About this exercise -
A faithful copy of the listing below is needed, one that contains no pictures.

Provided data -
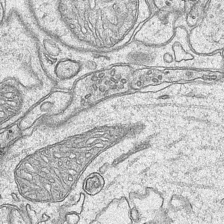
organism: Mouse
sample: CA1 Hippocampus
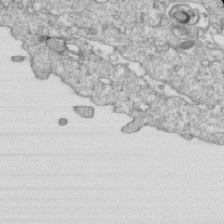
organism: Mouse
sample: Activated OT-1 CD8+ T cells
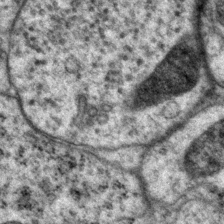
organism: P. pacificus
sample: Pharynx
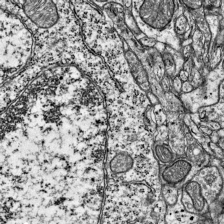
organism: Mouse
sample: Visual Cortex
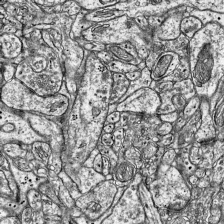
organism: Mouse
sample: Visual Cortex
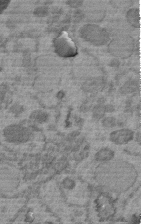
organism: C. elegans
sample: C. elegans embryo early stage
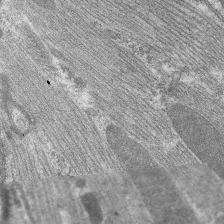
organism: C. elegans
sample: Pharynx
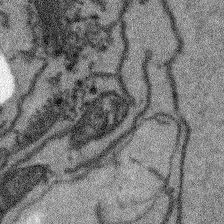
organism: Arabidopsis thaliana
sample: Root tip
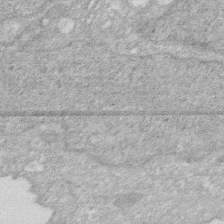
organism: Human
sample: HIV infected U937 cells
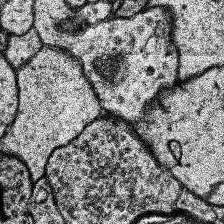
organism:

Output for this task -
organism: Mouse
sample: CA1 Hippocampus
organism: Mouse
sample: Activated OT-1 CD8+ T cells
organism: P. pacificus
sample: Pharynx
organism: Mouse
sample: Visual Cortex
organism: Mouse
sample: Visual Cortex
organism: C. elegans
sample: C. elegans embryo early stage
organism: C. elegans
sample: Pharynx
organism: Arabidopsis thaliana
sample: Root tip
organism: Human
sample: HIV infected U937 cells
organism:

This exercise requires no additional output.